> ACTIVITY
Leave the pictures out. Return all other data exactly.
___ TASK DATA ___
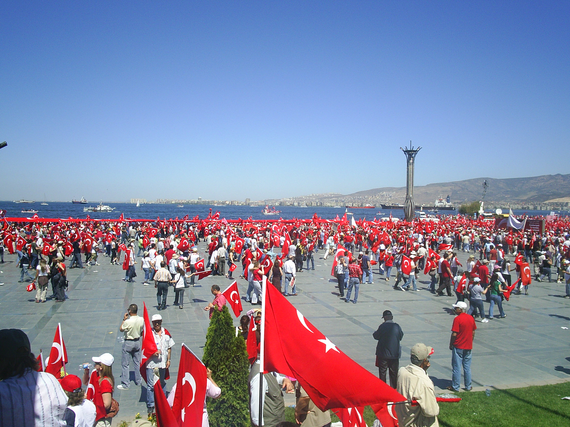 Protect Your Republic Protest, Gündoğdu square, İzmir
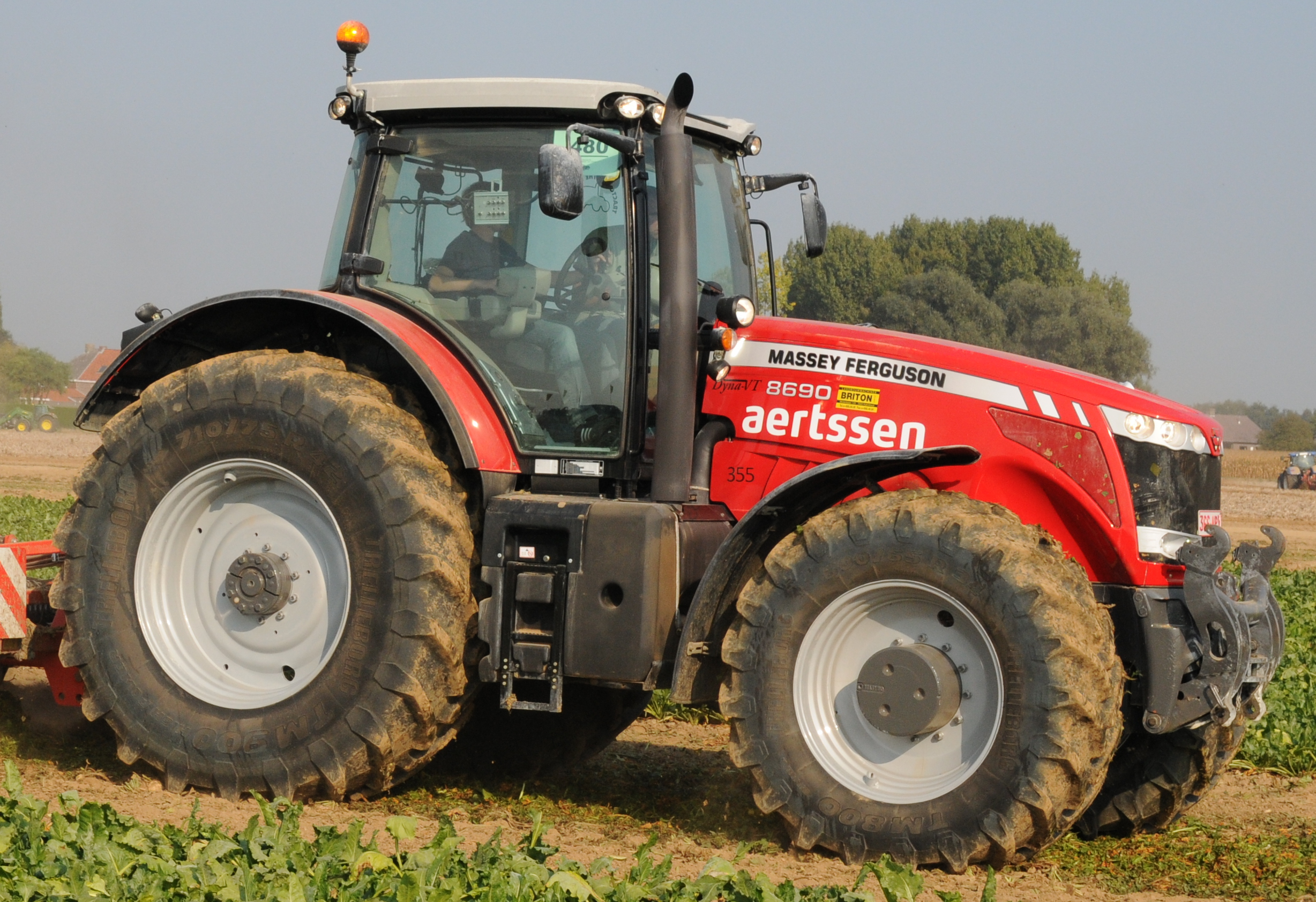 Massey Ferguson 8690, Werktuigendagen 2009
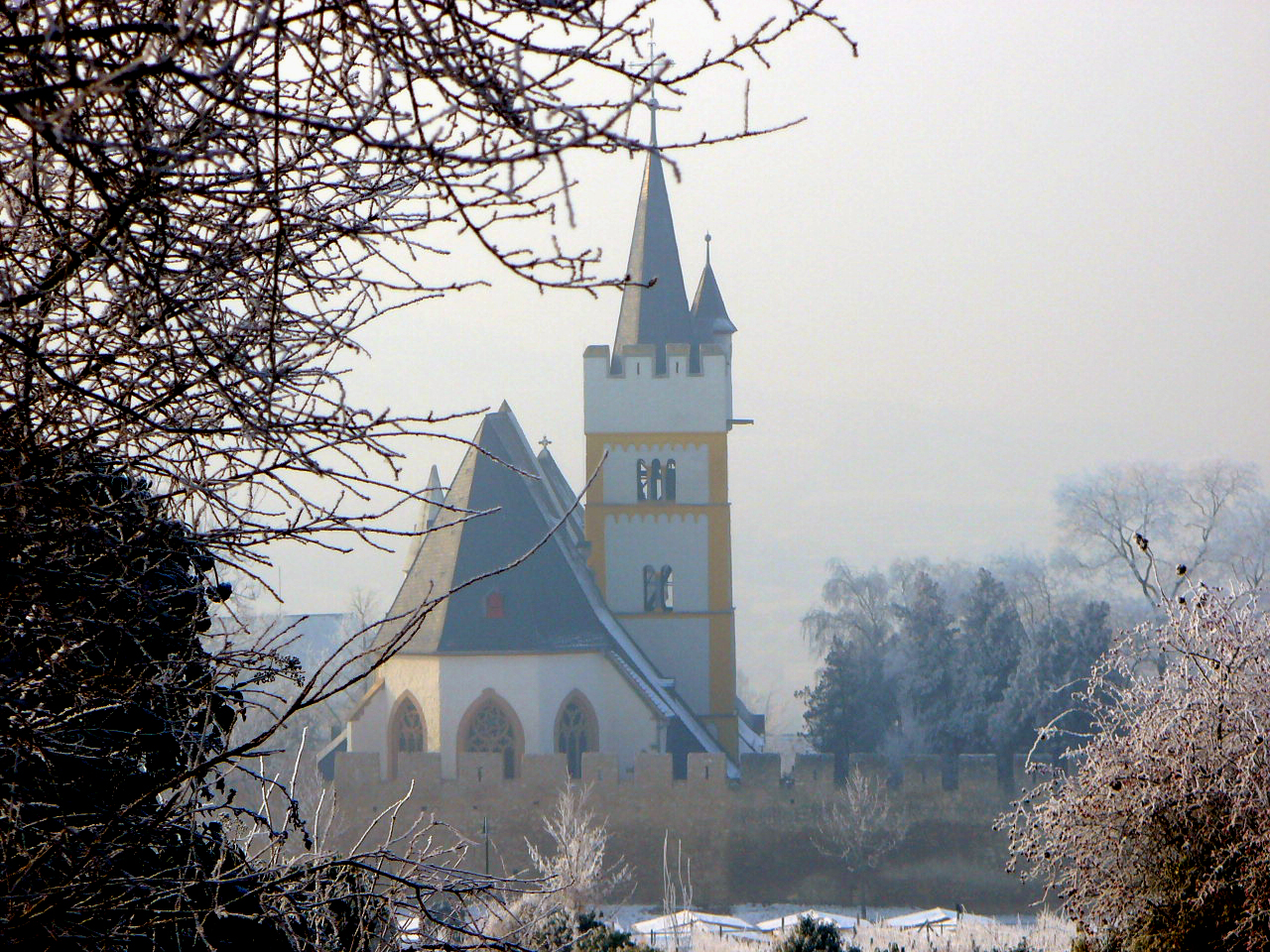 Burgkirche im Januar 2009
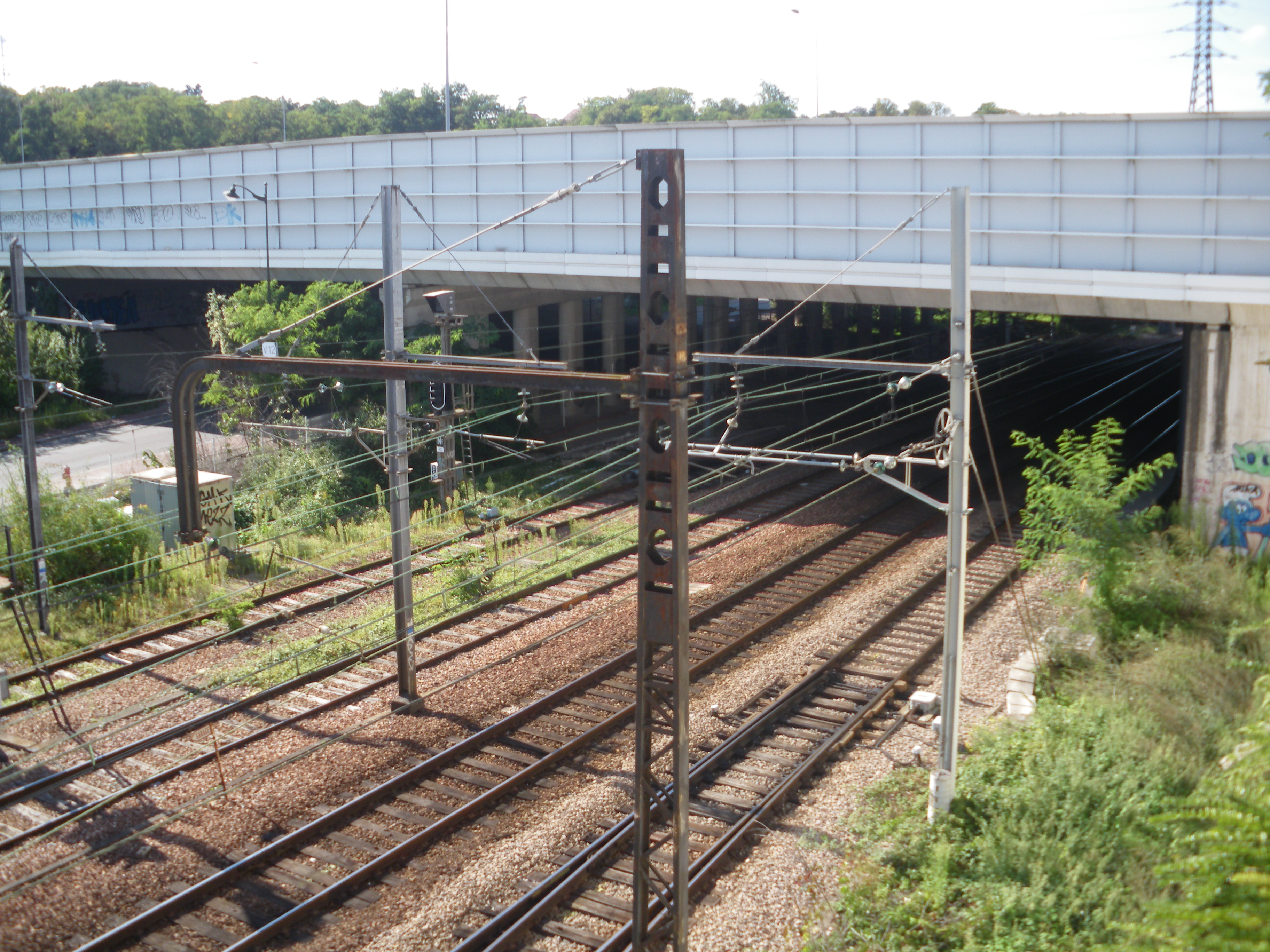 Les voies qu'emprunte les trains "Vallée" de la ligne D du RER au niveau du pont de la N104 (Francilienne), à l'approche de la gare de Corbeil-Essonnes.
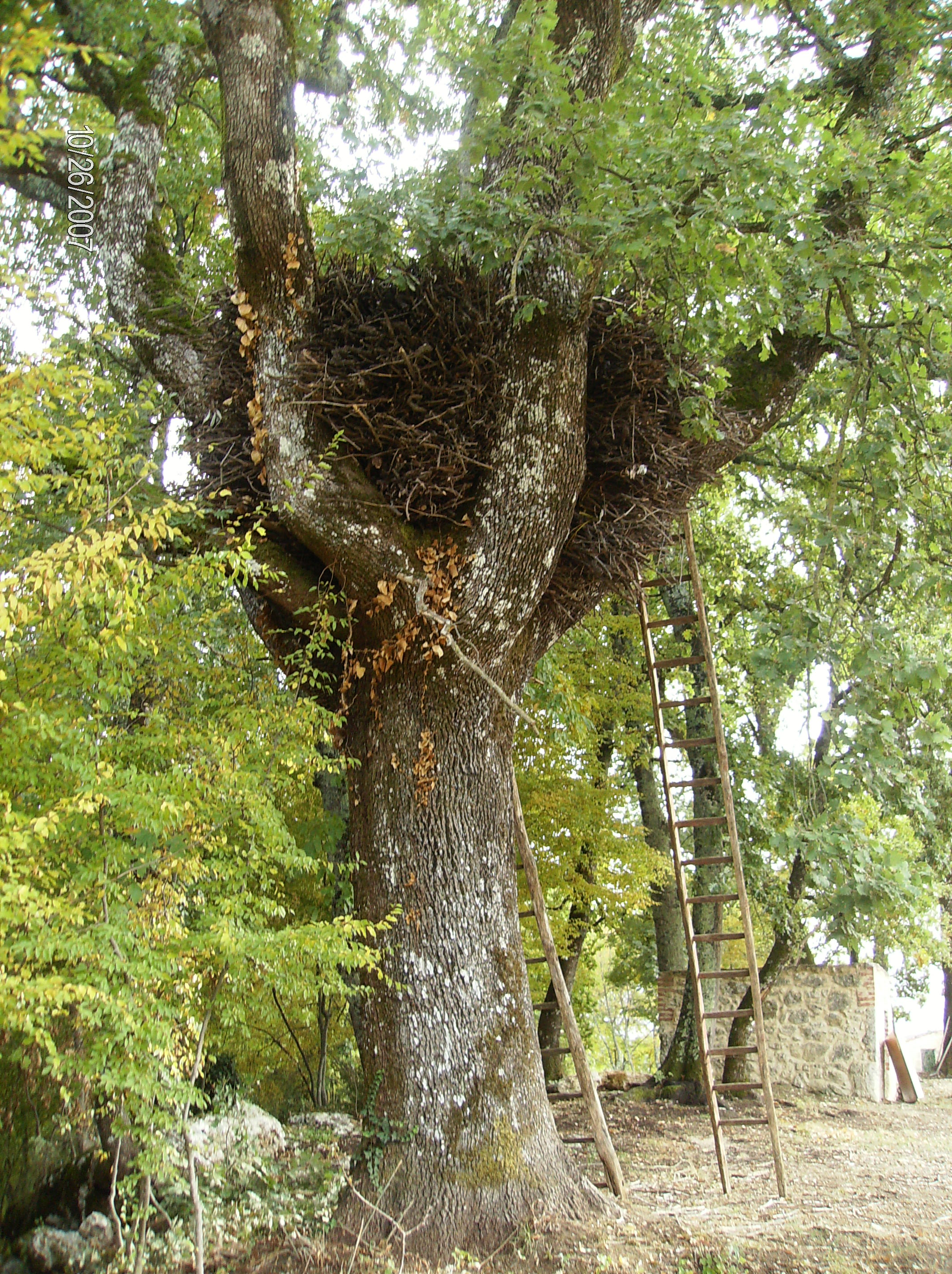 il fascinaro
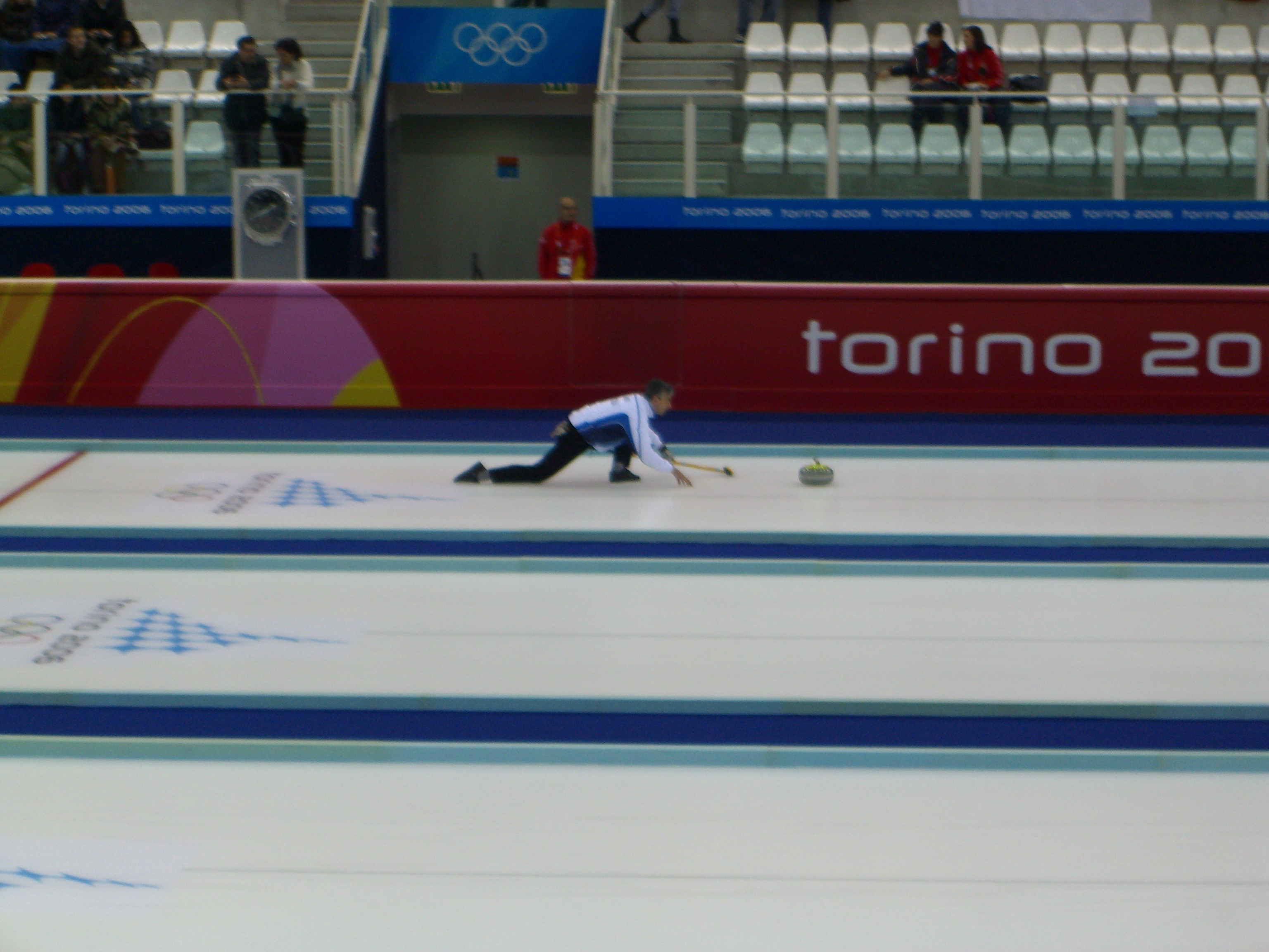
___
> YOUR RESPONSE
 Protect Your Republic Protest, Gündoğdu square, İzmir
 Massey Ferguson 8690, Werktuigendagen 2009
 Burgkirche im Januar 2009
 Les voies qu'emprunte les trains "Vallée" de la ligne D du RER au niveau du pont de la N104 (Francilienne), à l'approche de la gare de Corbeil-Essonnes.
 il fascinaro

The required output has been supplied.